“The greatest adventure is what lies ahead”
I’ve contemplated that question a lot over the last several months. I got into travel nursing for the money, there’s no question about that. I never dreamed it would take us to traveling as a family.
Peter used to talk about tiny living or “living off the grid” and I would mostly laugh or tell him he was crazy. But in 2020, something in me changed. Working on the front lines, I felt like we were surrounded by death and sickness constantly. I mean, I always was, working in an ER….but then it was like IN YOUR FACE with sickness and death. And not just Covid. I have known far too many people diagnosed with one terminal disease or another. People taken from this life far too soon. Or not even terminal…but…suddenly and without any warning.
You hear the phrase “live life to the fullest” so often, it becomes like white noise. What does it even mean to live life to the fullest? It’s different for everyone of course. But after being home bound (except for work) and glued to my couch because of anxiety and depression, I realized I definitely was NOT living life to the fullest the way *I* wanted to. I was happiest when I was with my kids and experiencing new things with them…whether it was a new place, a new food, or a new activity, their joy fed mine. And I knew, If life was taken from me tomorrow, I needed to know I had not spent my final days on a couch, sad and inactive. And I needed my kids to have a good example of what it means to LIVE.
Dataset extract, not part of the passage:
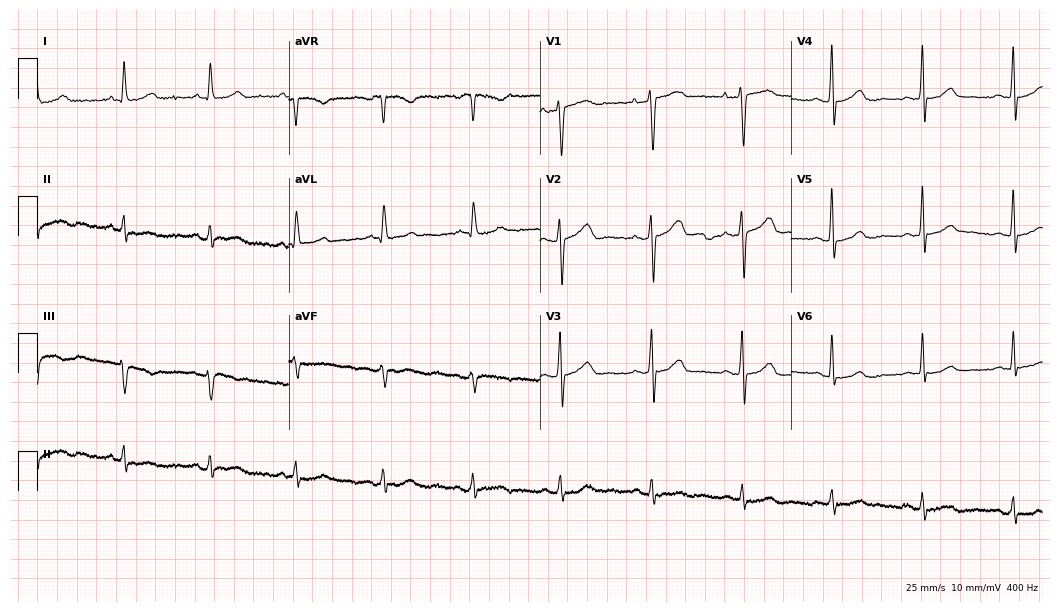
Resting 12-lead electrocardiogram. Patient: a female, 51 years old. None of these six findings is recorded: first-degree AV block, right bundle branch block (RBBB), left bundle branch block (LBBB), sinus bradycardia, atrial fibrillation (AF), sinus tachycardia. Findings outside these six are not listed.

If you told me even 5 years ago that I would pack up my family, buy a travel trailer, and move us to the other side of the country for several months, I wouldn’t have believed a word. I’m not brave, and I’m not that adventurous! Buuut…I do know that each morning since I did it, I’m waking up with a smile and with joy.
It isn’t easy. So far, I’ve nearly cried from the clutter of trying to get things organized, I’ve cussed about cold showers (before we got the hot water heater working) and having to drive 30 minutes to the nearest laundromat, and I’ve almost given up at least three times.
But I’m super lucky that the kids are absolutely loving this new way of living, and that I have a husband who is more supportive than I ever gave him credit for. If it weren’t for him ( he basically made this whole trailer livable for all of us), I definitely would have cut bait by now.